An interview with Ronald Hicks | Principal and Head of Health + Research Sector | HDR | Rice Daubney
WOODFORM ARCHITECTURAL: What’s your background in architecture? Mainly, how did you specialize in healthcare?
RONALD HICKS: I am from South Africa, and I had done some healthcare work in South Africa before I came to Australia. I was with a company called Silver Thomas Hanley Daryl Jackson, and then after that period I joined Rice Daubney about ten years years ago. When I came to Rice Daubney, I headed the Health and Research Sector, so health and science and technology was my total focus over the last 10 or so years. I think it is an appropriately full-time commitment—it is certainly a specialized subset. It’s not a secret science or anything like that, but it is complex.
WA: What skill set do you bring to differing healthcare projects?
RH: I’ve had exposure to a broad range of project-delivery models. I’ve done tiny regional clinics in Swaziland to 170,000-square-metre hospitals. As an architect, I have considerable experience in the technical side of what hospitals are about, and I’m never embarrassed to ask questions about the technologies that will occupy a space. I try to integrate the very complex set of drivers of what makes a hospital work with architectural drivers, which is not easy because there are often very competing factors. But you have to remain an architect at heart to better serve the users’ needs.
I’m particularly interested in cancer-care buildings. I’ve done quite a few of those now. There haven’t been many people in this world who have not been touched by this illness in some way or other. These buildings bring out in me a different degree of motivation. There’s also a little project I’ve done in the Middle East that services disabled kids. There’s something special about working in that environments, as well.
WA: Going back to how you are first and foremost an architect at heart—I suppose it’s about understanding people and programmes?

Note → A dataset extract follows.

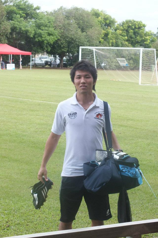 岩田卓也2012
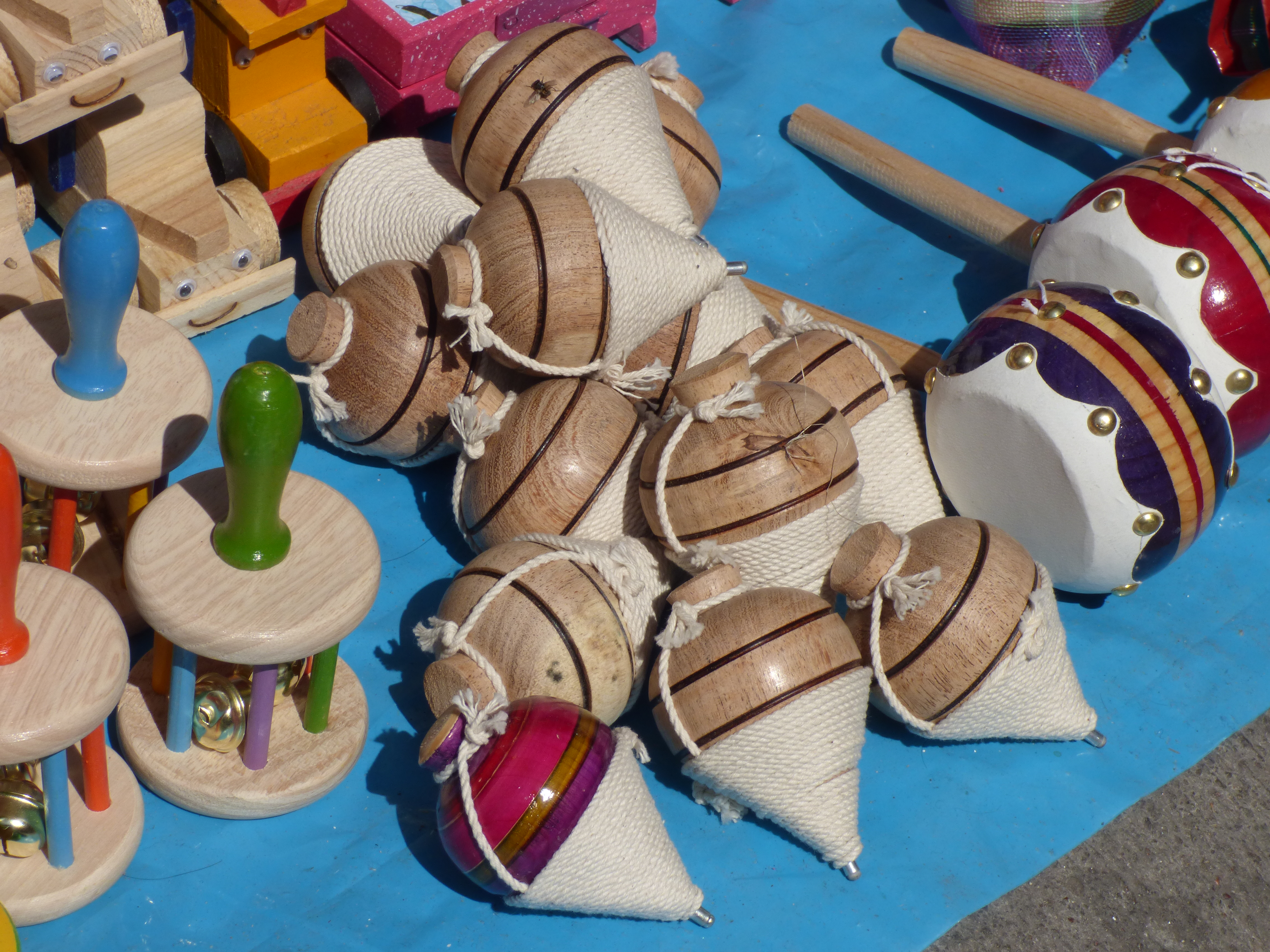 Juguetes en San Juan de los Lagos, Jalisco, México

RH: If you approach them correctly with underlying architectural principles, and when you’re dealing with people in a compromised condition, the outcome can be meaningful. Hospitals shouldn’t focus on illness; they should focus on wellness. Physical wellbeing is a very serious matter.

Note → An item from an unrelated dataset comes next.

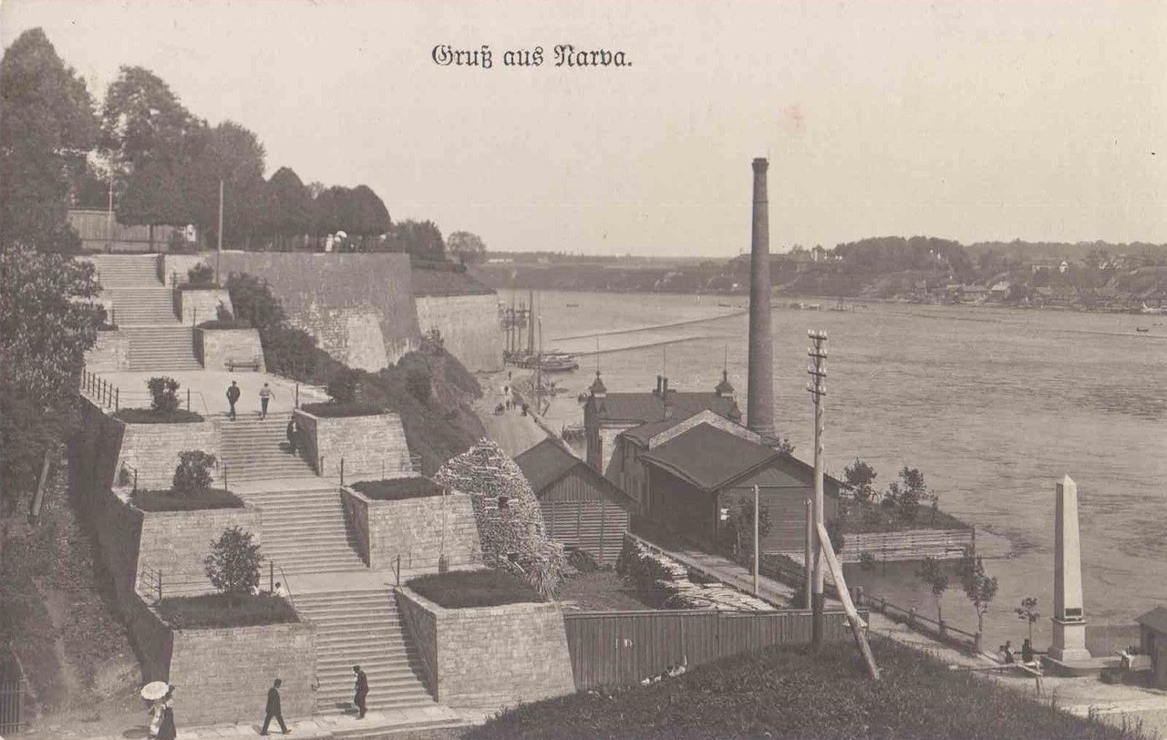 Hahni trepp Narvas

WA: Where does Australia stand in terms of healthcare in general compared to the rest of the world?
RH: Australia stacks up very well. We have been consolidated into a bigger practice called HDR, a US-based practice. I’ve been lucky enough to have be exposed to work around the world—there is no question that the standard of Australian healthcare facilities is very good. There are examples in Europe of superb pieces of architecture in the healthcare space. Australian architects are right up there, but because of our small population, our exposure to highly specialized facilities is at a lower level.
WA: What global projects have you worked on where you could say boundaries were pushed?

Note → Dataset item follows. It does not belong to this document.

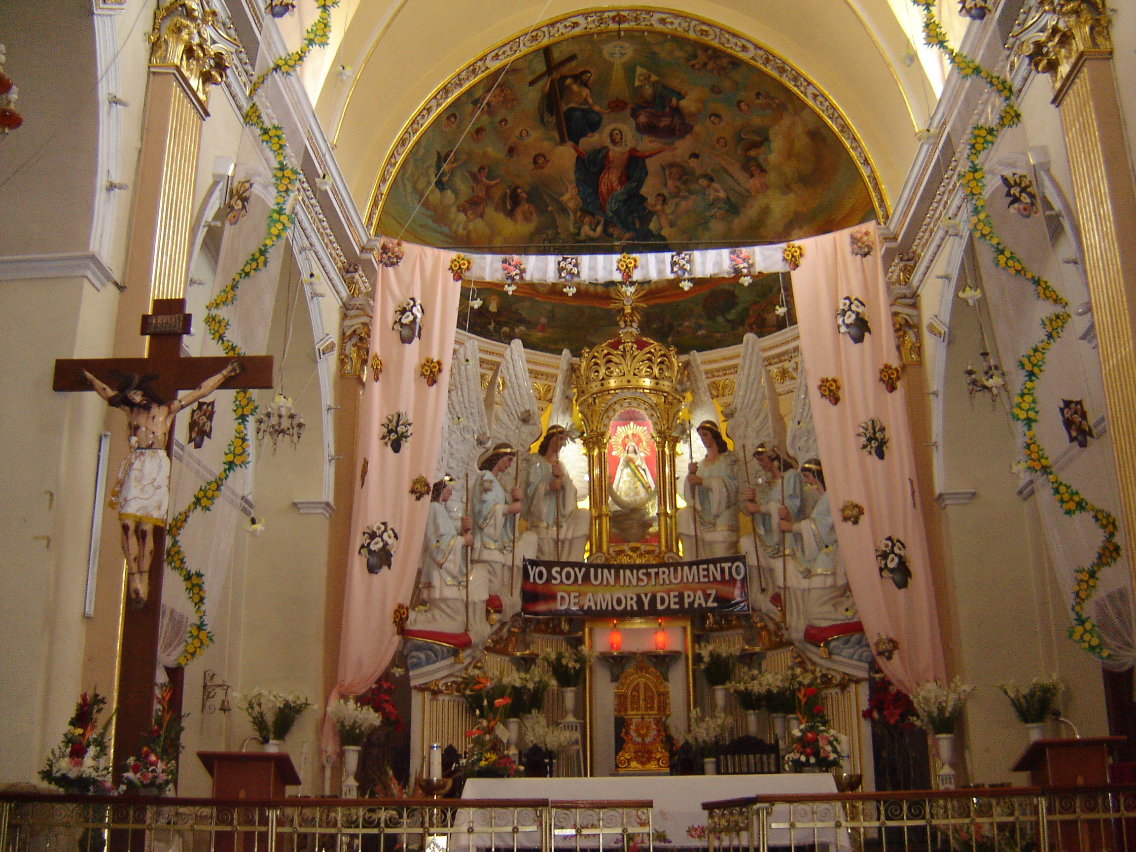 Altar mayor del templo de San Ildefonso de la ciudad de Quillacollo, Cochabamba, con la imagen de la Virgen María de Urqupiña en el centro. Runa Simi: San Ildefonso inlisyaq ñawpaq altarninpi Wirjin Maria Urqupiñaq lantinnin, Killaqullu llaqtapi.

RH: The Chris O'Brien Lifehouse in Sydney has been called very interesting and different. It was very aspirational—that cancer-care facility was trying to fulfill the ambitions of Chris O’Brien, a doctor who personally experienced the condition he had spent his life treating. The people responsible for realizing this vision took that responsibility very seriously, and that made the delivery of that project a very unique experience. It taught me a huge amount.
Also, the Sunshine Coast University Hospital PPP was a very commercial and competitive environment. It bring a whole set of other challenges. A well-rounded architect is one who can extract positive things from tough experiences. No matter how many years of experience we have as architects, we must still be willing to soak up as much of the positive influences and dynamics we’re exposed to.
We’ve just done this project in Qatar, which was an incredibly stimulating experience. This building [The Hamad Medical Corp. (HMC) center in Al Wakrah Hospital], which won an award last year, is close to Doha but not in one of those new cities, but in a little fishing and pearling settlement. Our building—any building—is all about context. It had a high degree of difficulty; it was more of a long-term, residential care type of facility for disabled kids. This building, I think, reflects the excitement we felt as a team to execute it.
WA: Your presentation during the World Architectural Festival was fascinating.
RH: We tried to focus on non-clinical aesthetics, and I think that’s where timber really comes into its own. There’s no doubt that the traditional, conservative approach to using timber in healthcare services has changed. People are much more open now to the use of this product. You are still confronted by your clients about this product, but I think it’s becoming less.
In 2016, hospitals represent a synthesis. The hospital today as we know is a bit like a hotel and an airport; there’s some retail; it’s a mixed environment. Within the open spaces, that’s where timber comes into its own. The driver has to be: What is the product that I’m leaving? What kind of spaces have I created? Is the environment responsive? There’s been a lot of work done around evidence-based design outcomes in health. There is proven evidence of improved healthcare outcomes with better environments for patients—faster response to medication, reduced length of stay, and discharged in a better condition.